Along with some others, the essay expresses uncertainty regarding whether the same bilateral and International Atomic Energy Agency facility verification measures outlined in the PMDA would be sustained through any amendments. As implementation of dilution and disposal would not appear to conjure the same level of concern about illicit reprocessing as would MOX, Diakov and Rybachenkov argue that Russia likely will not prioritize carrying over existing stated PMDA international monitoring procedures through any amended agreement. "But still there is an understanding in the Russian expert community that preservation of an international monitoring is an important issue in the context of possible involvement of other nuclear states in the process of nuclear armaments reductions,” the report states.
The State Department official did not say whether Washington hopes to keep existing PMDA verification measures through any updated agreement, and offered no opinion about whether the current measures are in limbo. “The details of a verification agreement, of course, will necessarily await the outcome of [any PMDA amendment] talks,” the official said.
On verification, the Russian official stated: “I do not expect I will be able to [state] our position before something happens on bilateral tracks of the PMDA implementation.”
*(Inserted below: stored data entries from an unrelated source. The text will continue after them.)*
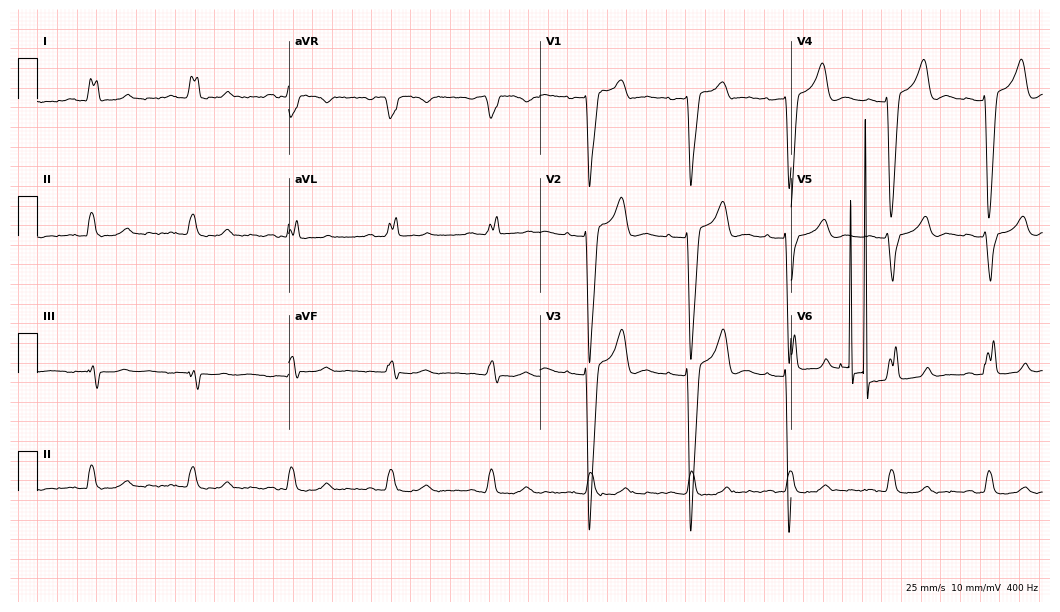
12-lead ECG (10.2-second recording at 400 Hz) from a female patient, 37 years old. Findings include first-degree AV block, left bundle branch block.
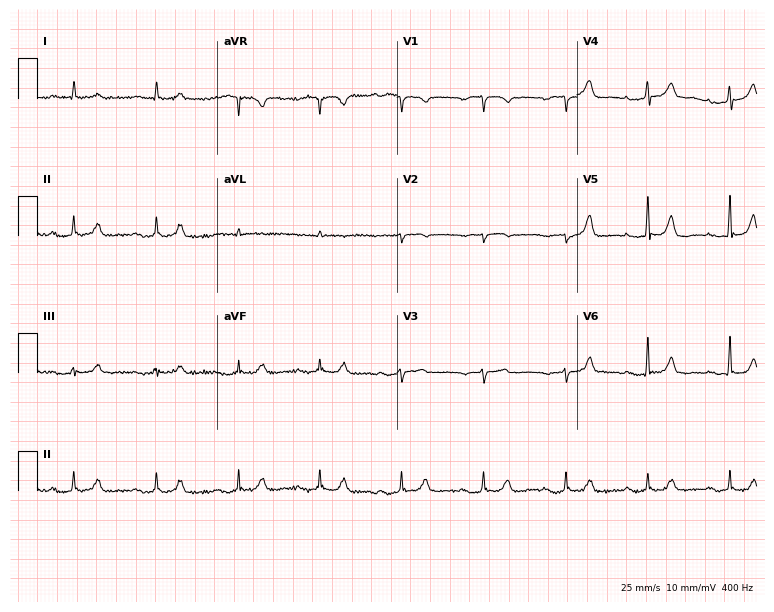
12-lead ECG from an 84-year-old female (7.3-second recording at 400 Hz). Shows first-degree AV block.
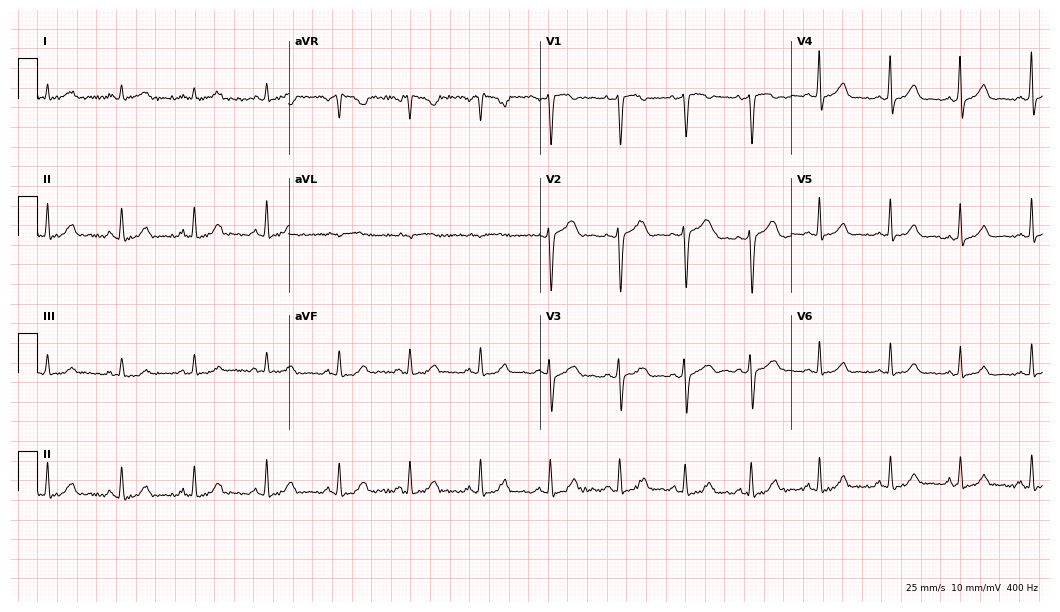
ECG (10.2-second recording at 400 Hz) — a female, 52 years old. Labelled as a normal ECG.
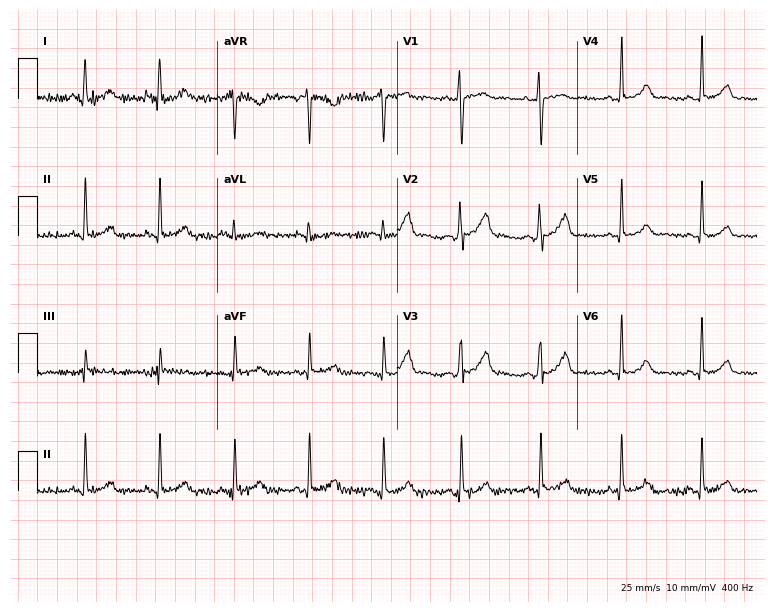
Resting 12-lead electrocardiogram. Patient: a female, 20 years old. None of these six findings is recorded: first-degree AV block, right bundle branch block, left bundle branch block, sinus bradycardia, atrial fibrillation, sinus tachycardia.
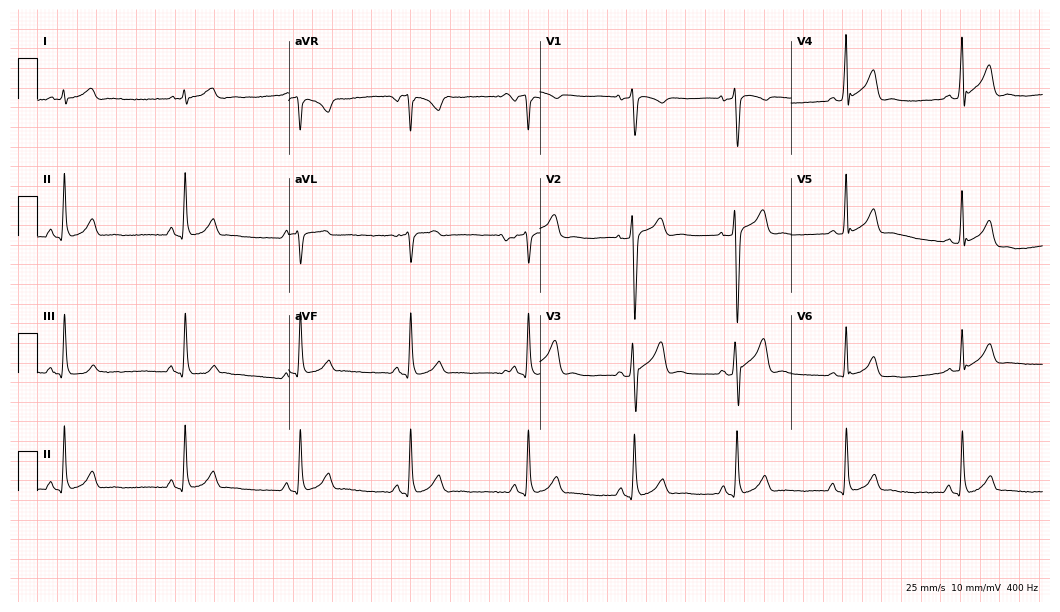
Standard 12-lead ECG recorded from a 23-year-old male (10.2-second recording at 400 Hz). None of these six findings is recorded: first-degree AV block, right bundle branch block (RBBB), left bundle branch block (LBBB), sinus bradycardia, atrial fibrillation (AF), sinus tachycardia. Other findings, if any, are not listed.
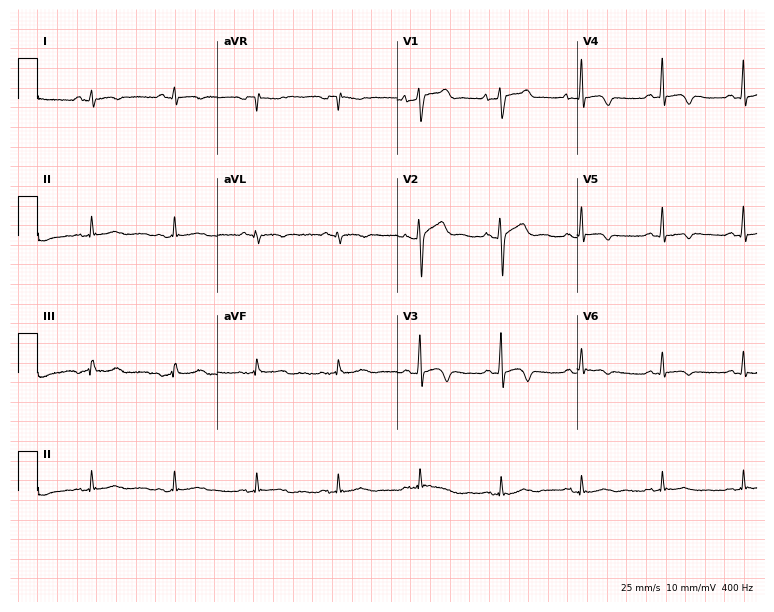
12-lead ECG from a male, 48 years old. Screened for six findings — first-degree AV block, right bundle branch block, left bundle branch block, sinus bradycardia, atrial fibrillation, sinus tachycardia — none is recorded.
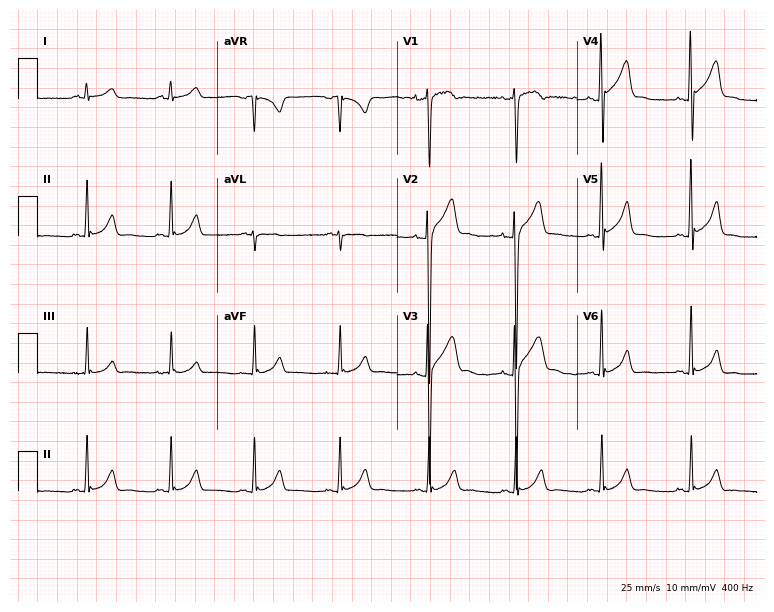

There is a limit to the PMDA’s potential strength of safeguards, though, because the agreement allows Russia to use fast-neutron reactors, which could offer a bigger window into nuclear weapons activities than other nonproliferation methods, according to Henry Sokolski, executive director of the Nonproliferation Policy Education Center. “They’ve already conceded that they can use a breeder. They’ve already conceded that they can have a blanket,” he said in an interview on Wednesday. “It’s a nuclear-weapons state. They’re going to be making more stuff probably, and you wouldn’t know. And what is it in these safeguards that defies the laws of physics and informs how we’re going to find out?”